Daria Abramowicz nagle zabrała głos. Psycholożka Świątek wyjaśniła swoją rolę
Mimo że Iga Świątek zakończyła zmagania w turnieju WTA Finals w Rijadzie już na poziomie fazy grupowej, to sezon dla Polki wcale się nie skończył. Nasza zawodniczka w barwach reprezentacji Polski powalczy o jak najlepszy wynik w turnieju Billie Jean King Cup. Do Malagi wraz ze Świątek udała się psycholożka Polki - Daria Abramowicz.

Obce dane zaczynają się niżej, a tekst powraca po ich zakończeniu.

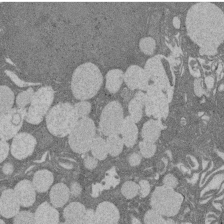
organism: Rat
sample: Salivary granule
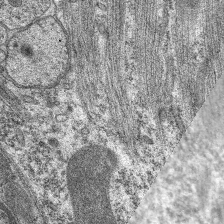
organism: C. elegans
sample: Pharynx
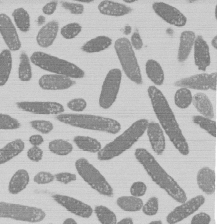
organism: E. coli
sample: Bacterial nucleoid
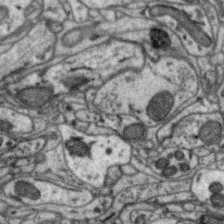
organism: Zebra finch
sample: Brain
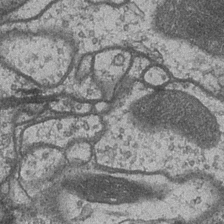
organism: Drosophila
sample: Optic medulla
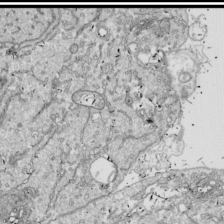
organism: Drosophila
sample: Cell division; meiosis; drosophila spermatocytes
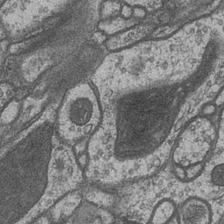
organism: Drosophila
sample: Optic medulla
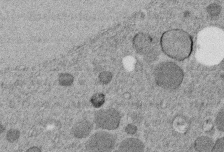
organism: C. elegans
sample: C. elegans embryo early stage
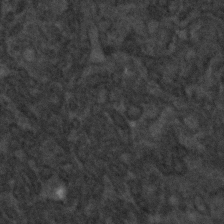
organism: C. elegans
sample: C. elegans embryo
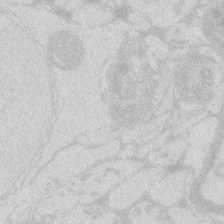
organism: Zebrafish
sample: Macrophage
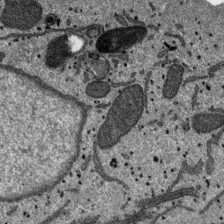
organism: Human
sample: Lung epithelial cells, uninfected (mock) control
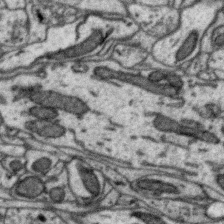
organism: Zebra finch
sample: Brain
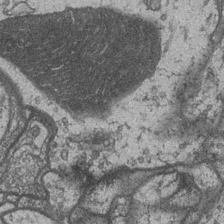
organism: Drosophila
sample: Optic medulla
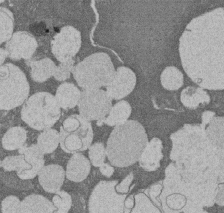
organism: Rat
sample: Salivary granule
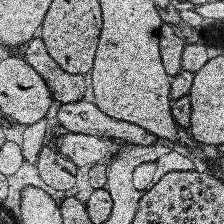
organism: Human
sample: Temporal Lobe
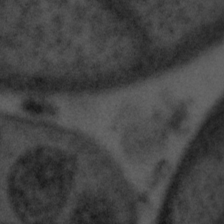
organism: Tuwongella immobilis
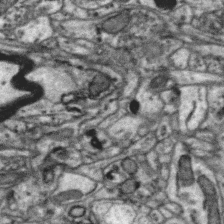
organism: Zebra finch
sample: Brain
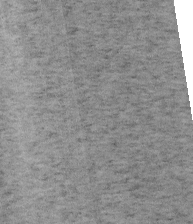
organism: Mouse
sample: OT-I killer T cells with ID8 ovarian cancer cells
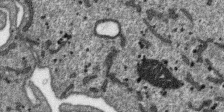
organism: Human
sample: Lung epithelial cells infected with SARS-CoV-2
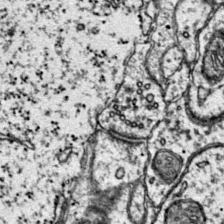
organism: Mouse
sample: Primary visual cortex
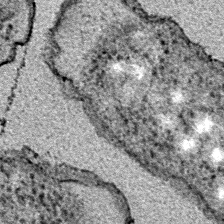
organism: E. coli
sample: E. Coli Bacteria
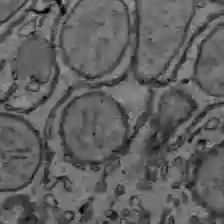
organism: C57BL Mouse
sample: Liver
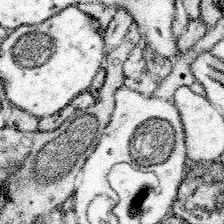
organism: Mouse
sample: Somatosensory cortex neuropil
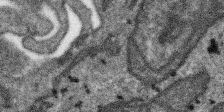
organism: Human
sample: Lung epithelial cells infected with SARS-CoV-2
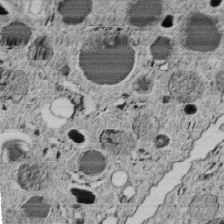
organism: C. elegans
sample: C. elegans embryo early stage
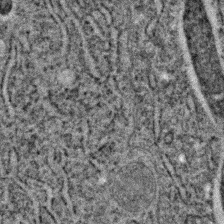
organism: C. elegans
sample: C. elegans embryo
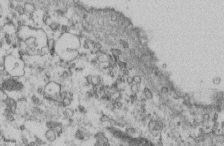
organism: Mouse
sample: Cilia; retinal pigment epithelium
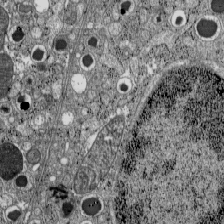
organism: C57BL Mouse
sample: Pancreatic islet
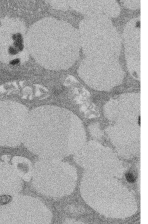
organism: Rat
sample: Salivary granule
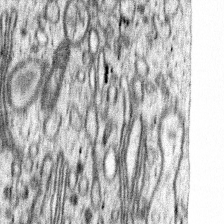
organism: Human
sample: HeLa cells
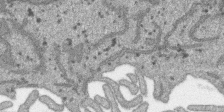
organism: Human
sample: Lung epithelial cells infected with SARS-CoV-2
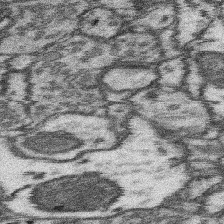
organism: Mouse
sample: Somatosensory cortex neuropil
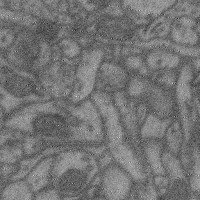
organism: Mouse
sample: Cerebral cortex
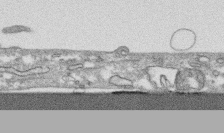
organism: Human
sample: CRL-1474
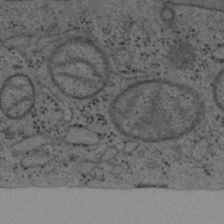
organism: Human
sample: HeLa cells
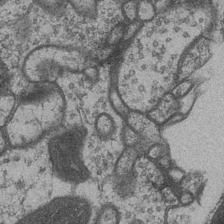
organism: Drosophila
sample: Optic medulla
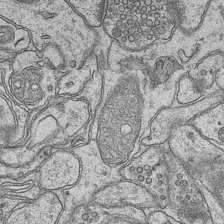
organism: Mouse
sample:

Rozgrywki WTA Finals były ostatnim tegorocznym turniejem pod egidą największej organizacji kobiecego tenisa na świecie. Zmagań w Rijadzie dobrze nie będzie wspominać Iga Świątek. Polka, mimo dwóch zwycięstw, nie zdołała wywalczyć awansu do półfinału i odpadła ze zmagań już na etapie fazy grupowej.
ZOBACZ TAKŻE: Świątek już wyjechała z Arabii, a tu pilny komunikat WTA. Jest potwierdzenie
Nie oznacza to jednak, że sezon tenisowy dla Polki zakończył się wraz ze zmaganiami w Rijadzie. Nasza zawodniczka po kilku dniach odpoczynku wybrała się do Malagi, gdzie w barwach reprezentacji Polski powalczy w rozgrywkach Billie Jean King Cup. Polki o ćwierćfinał imprezy zagrają z Hiszpankami.
Wraz ze Świątek do Malagi przyleciała psycholożka wiceliderki rankingu WTA - Daria Abramowicz. 37-latka, która od 2019 roku współpracuje z najlepszą polską tenisistką, w trakcie Billie Jean King Cup wzięła pod swoją opiekę również pozostałe reprezentantki Polski. Na kilka dni przed pierwszym meczem naszej kadry Abramowicz udzieliła krótkiego wywiadu Polskiemu Związkowi Tenisowemu.
- Przyjeżdżamy tu jako zespół, mamy jeden cel. To fundamentalna cecha mistrzowskiego zespołu. Staramy się wskazać mocne strony i zasoby, z których korzystamy w trakcie rywalizacji. One tak naprawdę są niezależne od tego, czy to jest mecz reprezentacyjny, czy kolejny mecz w tourze tenisowym. Na korcie wszystko toczy się tak samo - rozpoczęła Abramowicz.
Psycholożka opowiedziała również o konkretnych treningach mentalnych, jakie wdrożyła w pracy z reprezentacją Polski.
- Skupiamy się na narzędziach treningu mentalnego, które pozwalają regulować napięcie w bieżącym momencie. Do tego techniki oddechowe i koncentracji. I przede wszystkim komunikacja i to żeby dbać o relacje - podsumowała 37-latka.
W pierwszym meczu w Maladze Polki zmierzą się ze wspomnianymi Hiszpankami. W przypadku awansu do ćwierćfinału nasze zawodniczki o najlepszą czwórkę prawdopodobnie zagrają z Czeszkami. W składzie powołanym na turniej przez Dawida Celta, obok Świątek znalazły się Magdalena Fręch, Magda Linette, Maja Chwalińska i Katarzyna Kawa.